China's Debt Addiction

Who is Beijing kidding with its chest-thumping economic lectures?



The Chinese government and its media outlets are using Standard & Poor's U.S. credit downgrade to give Washington a tongue lashing for its "debt addiction." And it's no surprise that Beijing would take the chance to score points domestically and rebuke the know-it-alls at the U.S. Treasury, having been on the receiving end of their hectoring for so long. 
 On the other hand, who are the Chinese kidding with their chest-pounding economic nationalism? A People's Daily commentary yesterday threatened to use China's holdings of U.S. debt as a "financial weapon" to deter arms sales to Taiwan. The official Xinhua news agency's Saturday editorial was a hilarious moral lecture, suggesting that an addicted America's ability to print dollars should be put under "international supervision." But if borrowing is really an addiction that has sapped America's self-discipline, China is both the pusher and a user.

The real reason Beijing is anthropomorphizing the bond market is to deflect domestic criticism over losses on the investment of its $3.2 trillion in foreign exchange reserves. Chinese are asking why Beijing continues to lend their wealth to Americans rather than using it on development at home. The question arises from a misconception that Beijing has encouraged, which is that the reserves represent the earnings of the Chinese people, their "blood and sweat."

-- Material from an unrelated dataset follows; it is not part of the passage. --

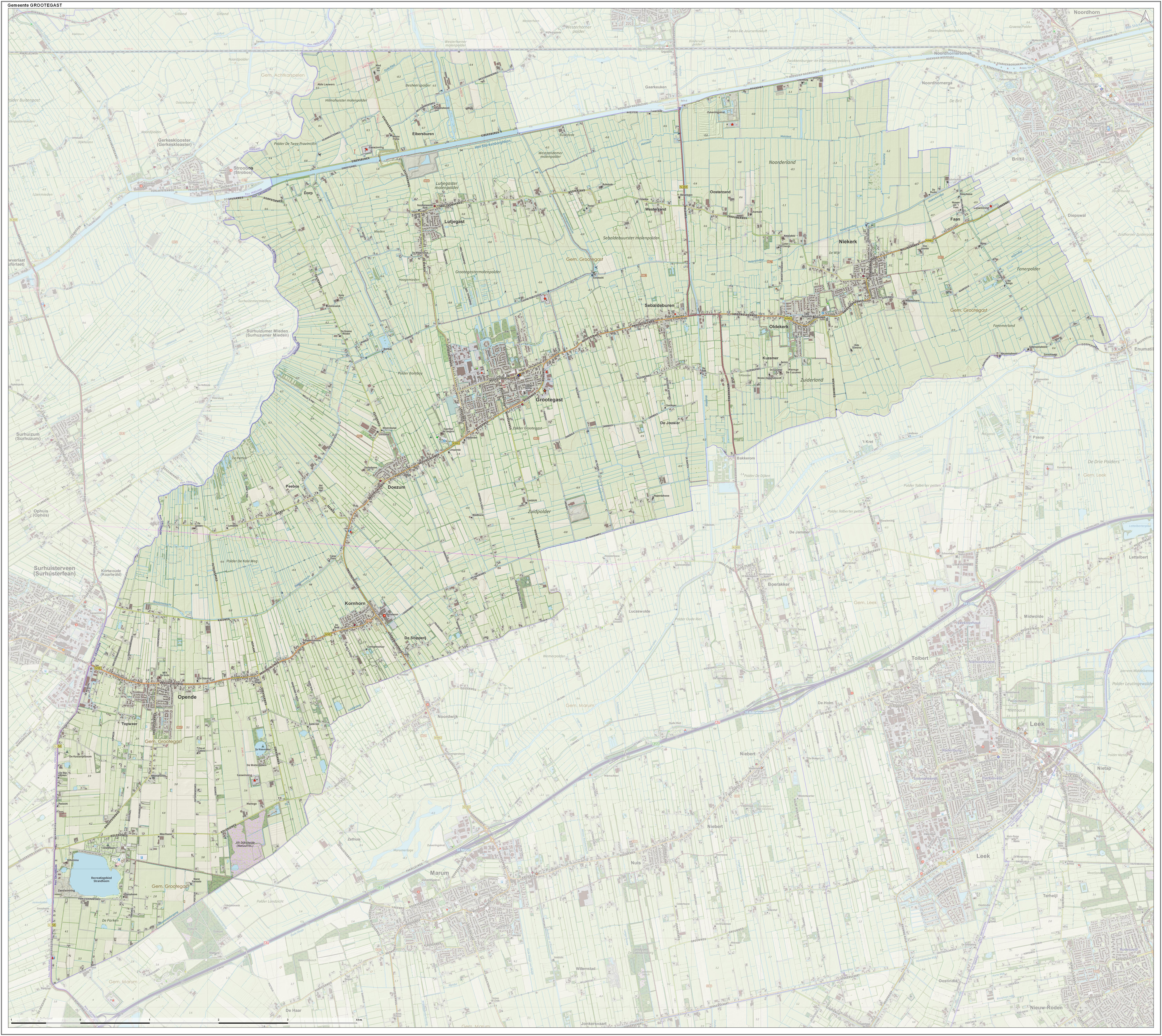 Topografische gemeentekaart. Resolutie: 400 pixels/km. Kaartbeeld samengesteld uit de open geodata van de Top10NL en Top25namen (Kadaster), Creative Commons-BY licentie. Gebouwvlakken uit open geodata BAG extract. Wegen uit de OpenStreetMap, OpenStreetMap community. Reliëfschaduw uit de Actuele Hoogtekaart AHN2. Samenstelling en kleurenschema: Jan-Willem van Aalst, met QGIS. Zie ook de Legenda.
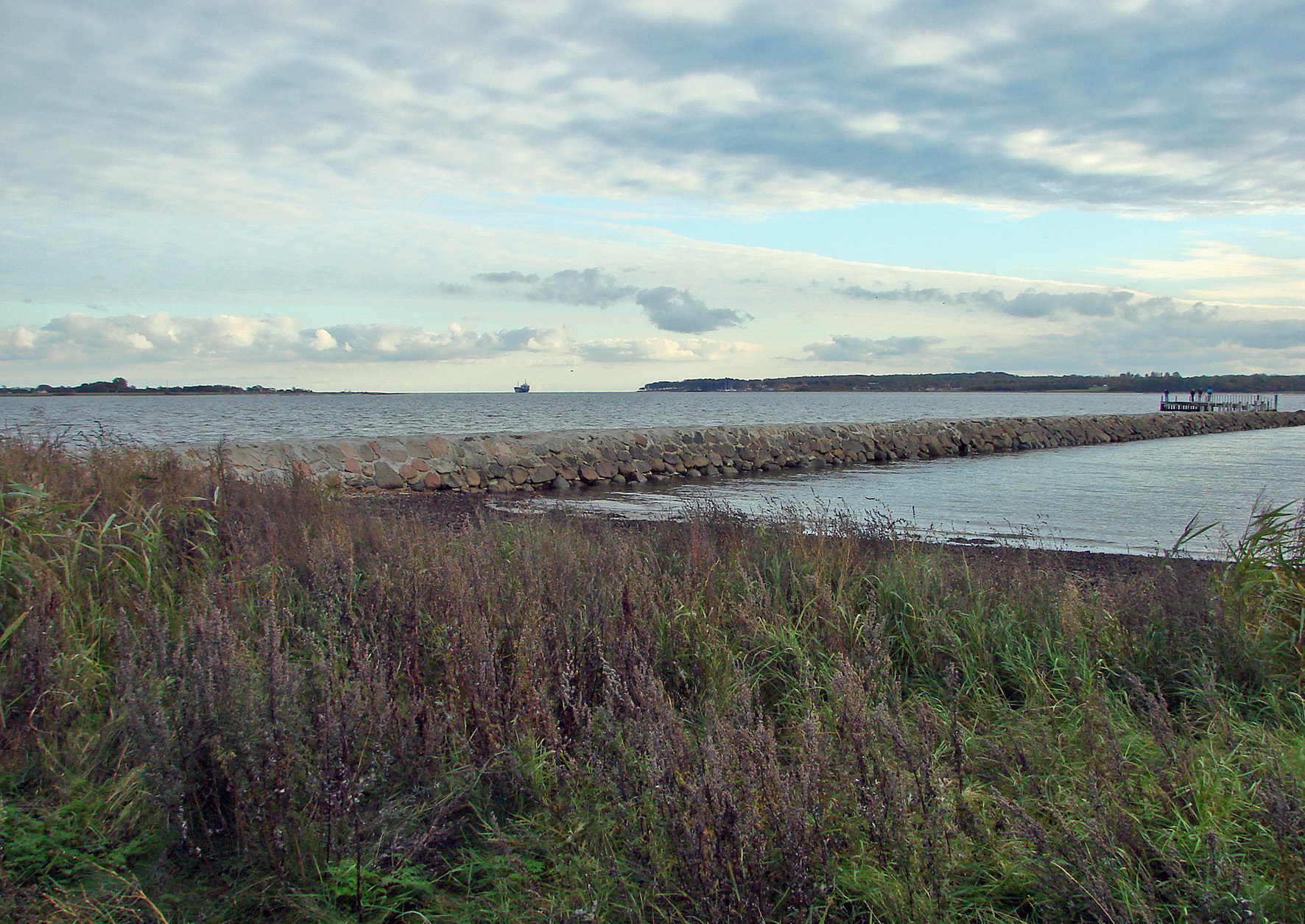 Horsens Fjord set fra Alrø mod øst; Hjarnø til venstre og Snaptun og Hundehage til højre.

The reality is less admirable. The People's Bank of China (PBoC) accumulated its forex reserves by borrowing yuan from the Chinese people. The U.S. dollar assets and yuan liabilities are roughly balanced on the central bank's balance sheet. If the U.S. government is addicted to debt, so is China's.

The purpose of that precarious balance sheet is to subsidize exports by keeping the yuan's value low and deferring inflation. An economy like China's that is enjoying rapid productivity growth would normally see rising real wages and hence benign inflation that would increase the cost of its exports. Because that process has been stopped, China's exporters remain competitive across a range of labor-intensive products such as shoes and garments in which the country no longer has a true comparative advantage.
Were the PBoC to stop buying U.S. Treasurys and other dollar assets, the result would be an immediate increase in the yuan's value.
The losses on U.S. investments as the yuan slowly appreciates are one part of the cost for the export-subsidy policy.


The Chinese economy has become dangerously dependent on exports and investment in future export capacity for growth. Unwinding that dependence and encouraging domestic consumption requires boosting household incomes, which have been depressed by low interest rates on savings—another cost of Beijing's policies. Chinese leaders have been talking about rebalancing the economy in favor of consumption for the better part of a decade, but that can't happen as long as they continue to accumulate reserves.
In the short term Chinese threats to stop buying U.S. debt are empty, since there are no other asset markets deep and liquid enough to absorb the purchases needed to keep the yuan stable. Were China to buy euros or yen in sufficiently large quantities, it would soon run into a protectionist backlash in Europe and Japan as those nations ran trade deficits. The U.S. willingness to run a persistent trade deficit is key to the dollar's status as a reserve currency.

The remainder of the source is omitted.